The physical exam will typically reveal varying edema and ecchymosis over the shoulder and scapula. There will be tenderness to palpation and pain with range of motion of the shoulder. A full trauma evaluation should ensue with special attention to the chest wall, spine and neurovascular exam of the upper extremity. The chest wall and clavicle should be palpated or associated rib or clavicle fractures and subcutaneous crepitus that may be a sign of pneumothorax.

Radiographic evaluation should begin with an AP chest radiograph. This will give an assessment of the ribs, lungs and clavicles, but often scapula fractures are difficult to observe. A dedicated AP, axillary lateral and Y-view of the scapula should be obtained.

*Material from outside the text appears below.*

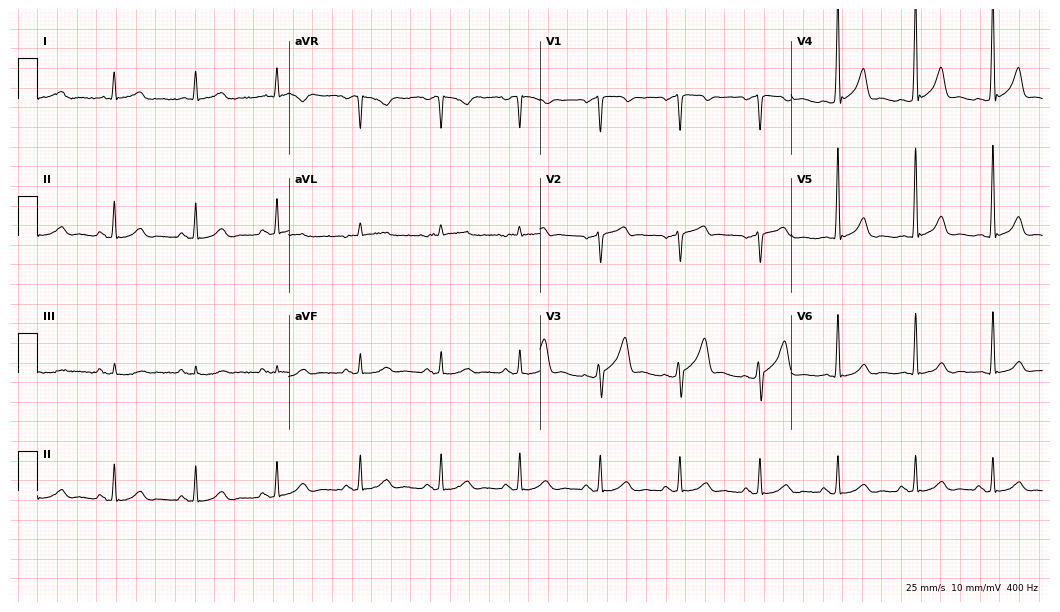
Standard 12-lead ECG recorded from a male patient, 65 years old. Read as a normal ECG.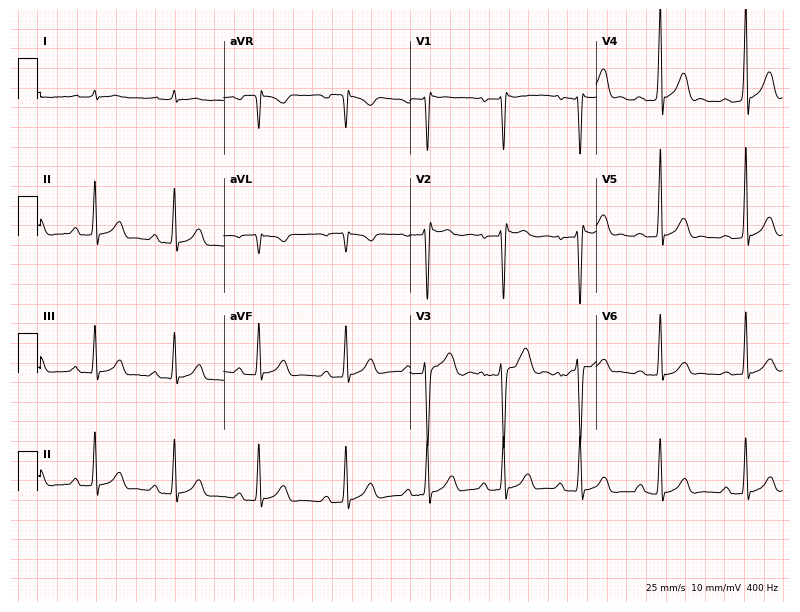
Electrocardiogram (7.6-second recording at 400 Hz), a male patient, 17 years old. Interpretation includes first-degree AV block.

For fractures that appear to involve the glenoid or coracoid, CT scan with reconstructions are often quite useful for operative decision making and planning.


Most non-articular fractures of the scapula are treated non-operatively with brief sling immobilization for comfort and early shoulder range of motion. Nonunion is believed to be rare.

Operative treatment is controversial, but relative indications include: displaced intra-articular glenoid fractures involving >25% of the articular surface, scapular neck fractures with >40 degrees of angulation, scapular neck fracture with associated clavicle fracture (floating shoulder), articular step off greater than 2mm and coracoid fractures resulting in AC joint dysfunction.

Displaced glenoid fractures are usually treated with open reduction and internal fixation with screws. Arthroscopic reduction and internal fixation has also been successful for some fracture patterns. Os acromiale should be ruled out prior to treating a acromial fracture. Tension banding or dorsal plating may stabilize these fratures. Coracoid fractures resulting a functional grade III AC separation should be treated with open reduction and internal fixation with transclavicular screw and suturing.




Post traumatic arthiritis

Glenohumeral instability

Neurovascular damage – suprascapular nerve injury has been reported for scapular spine fractures

Compartment syndrome- of the supraspinatus and infraspinatus fossa have been reported.

Red Flags and controversies

Indications for operative treatment


It appears that most non-articular fractures treated non-operatively achieve acceptable function and minimal residua. Pain althought results among studies have varied. Results of non-operatively treated intraarticular glenoid fractures are sparse, but appear to fare worse than non-articular fractures resulting in restricted painful movement. Results of open reduction and internal fixation of intra-articular glenoid fractures have been reported to be good in the few small series in the literature.